**** The data ****
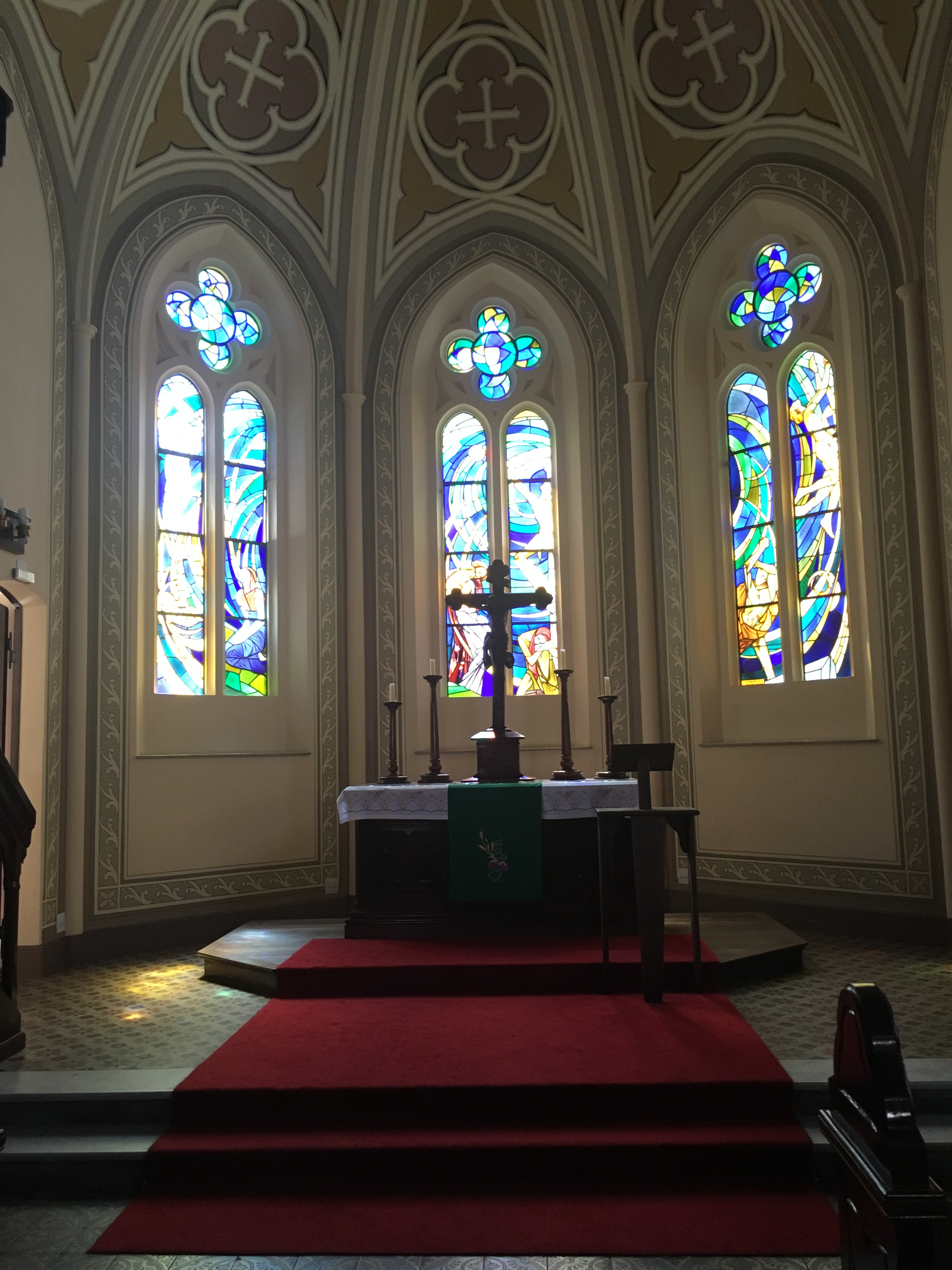 Visão frontal da altar da Igreja Luterana Martin Luther, no Largo do Paissandu (São Paulo-SP, Brasil), com detalhes dos vitrais posteriores e do tapete vermelho.
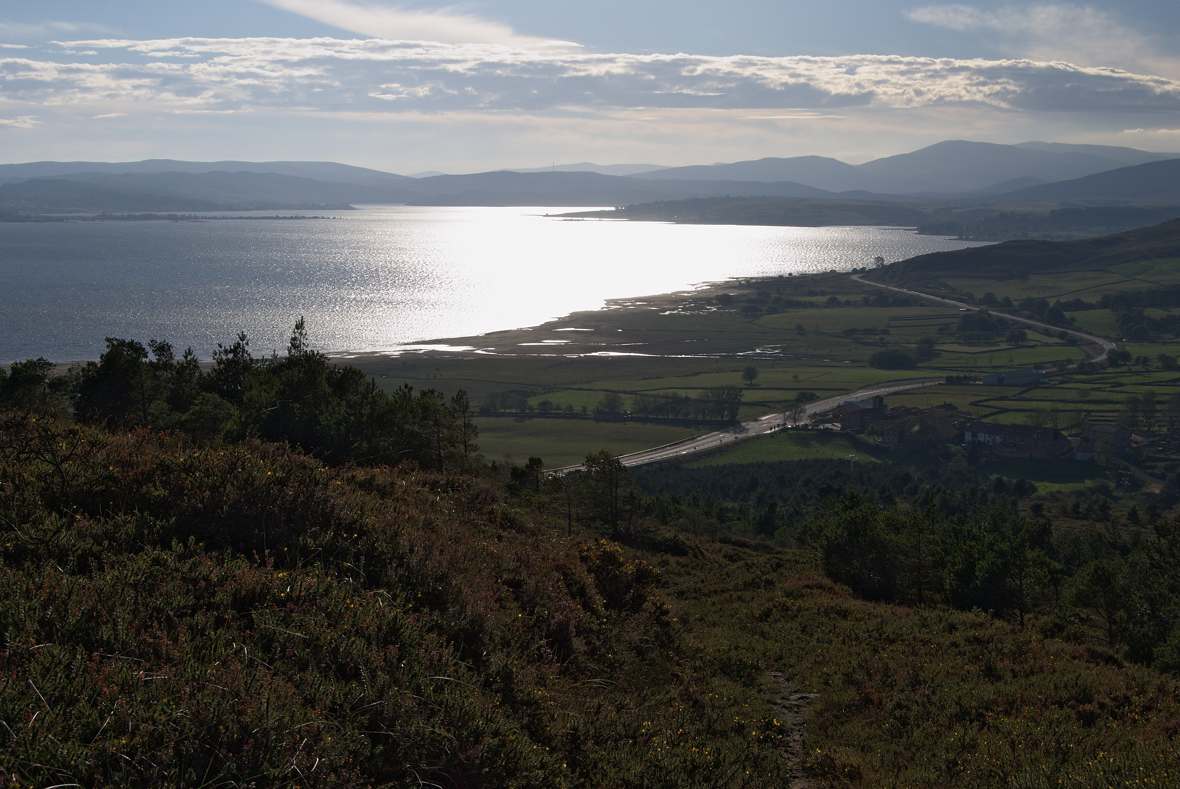 Embalse del Ebro-Monte Hijedo This is a photography of a Site of Community Importance in Spain with the ID: ES4120090. Natura2000 entry, EEA entry
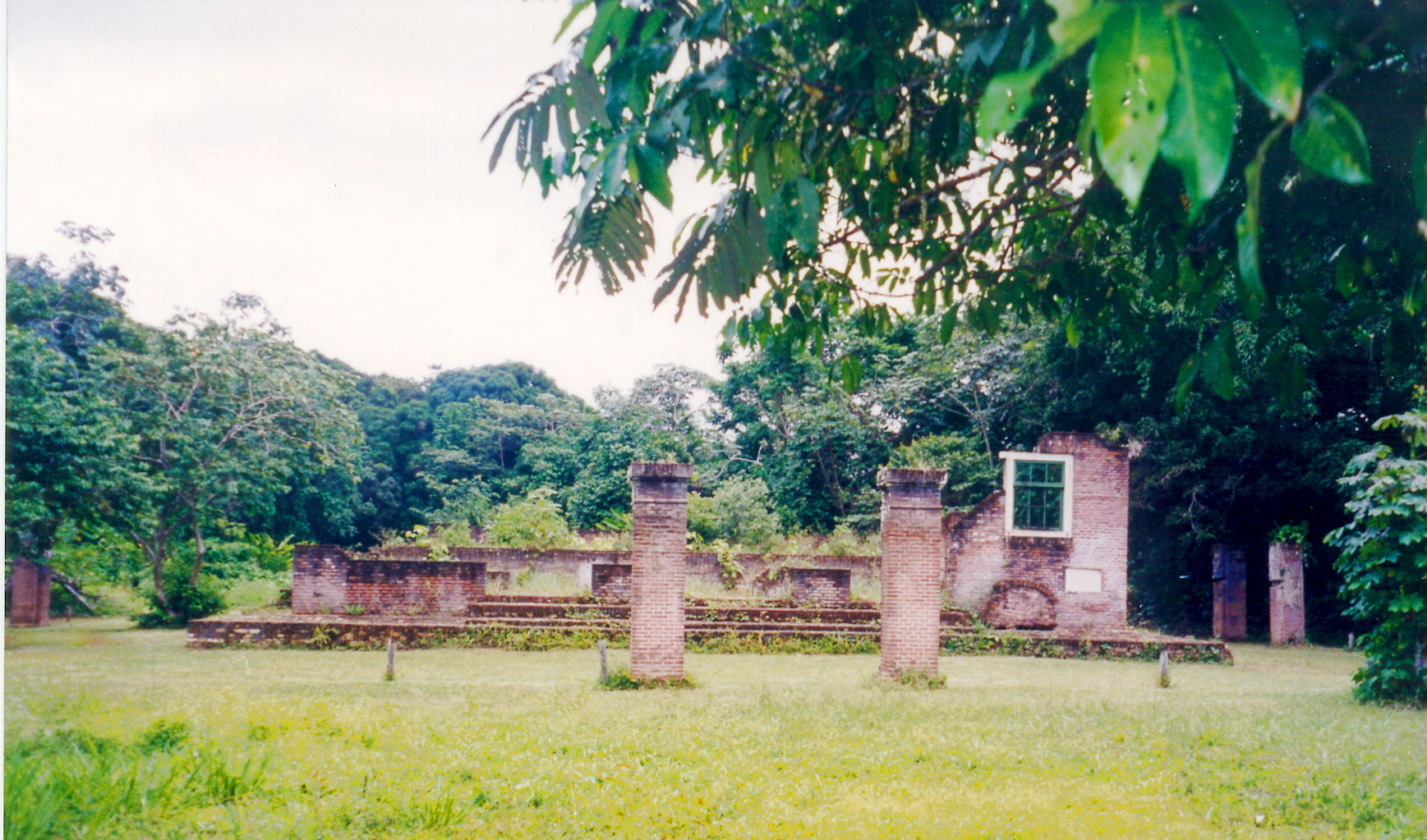 De restanten van de synagoge op de jodensavanne, eigen foto beschikbaar gesteld voor publiek domein.
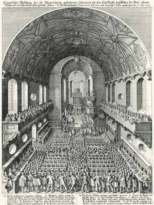 Stich zur Eröffnung der Dreieinigkeitskirche Regensburg, 1631
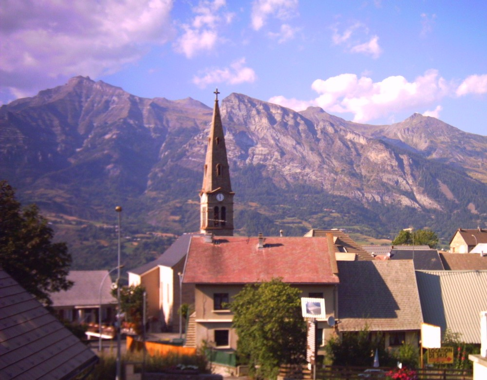 Saint-Léger-les-Mélèzes et le massif du Vieux-Chaillol
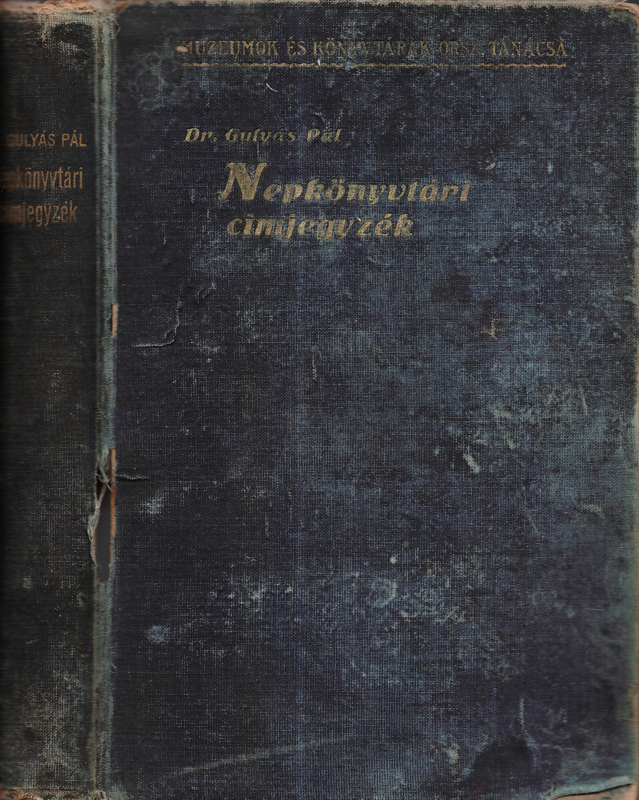 Gulyás Pál: Népkönyvtári címjegyzék (1910)
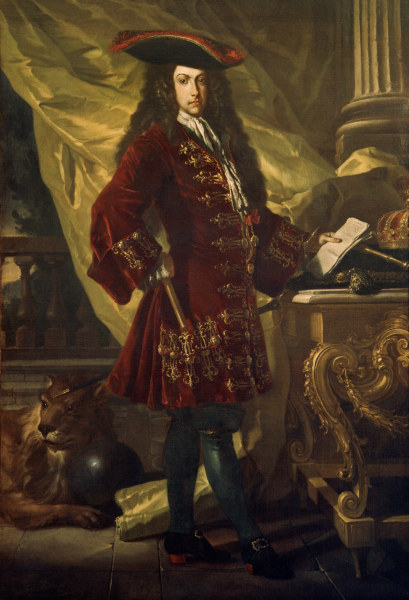 Ritratto dell'Arciduca Carlo d'Asburgo come Carlo III di Spagna
****
Starting at the line that contains "Embalse del Ebro-Monte", please write out every line to the end of the entries, inclusive, copied exactly and with pictures omitted.

 Embalse del Ebro-Monte Hijedo This is a photography of a Site of Community Importance in Spain with the ID: ES4120090. Natura2000 entry, EEA entry
 De restanten van de synagoge op de jodensavanne, eigen foto beschikbaar gesteld voor publiek domein.
 Stich zur Eröffnung der Dreieinigkeitskirche Regensburg, 1631
 Saint-Léger-les-Mélèzes et le massif du Vieux-Chaillol
 Gulyás Pál: Népkönyvtári címjegyzék (1910)
 Ritratto dell'Arciduca Carlo d'Asburgo come Carlo III di Spagna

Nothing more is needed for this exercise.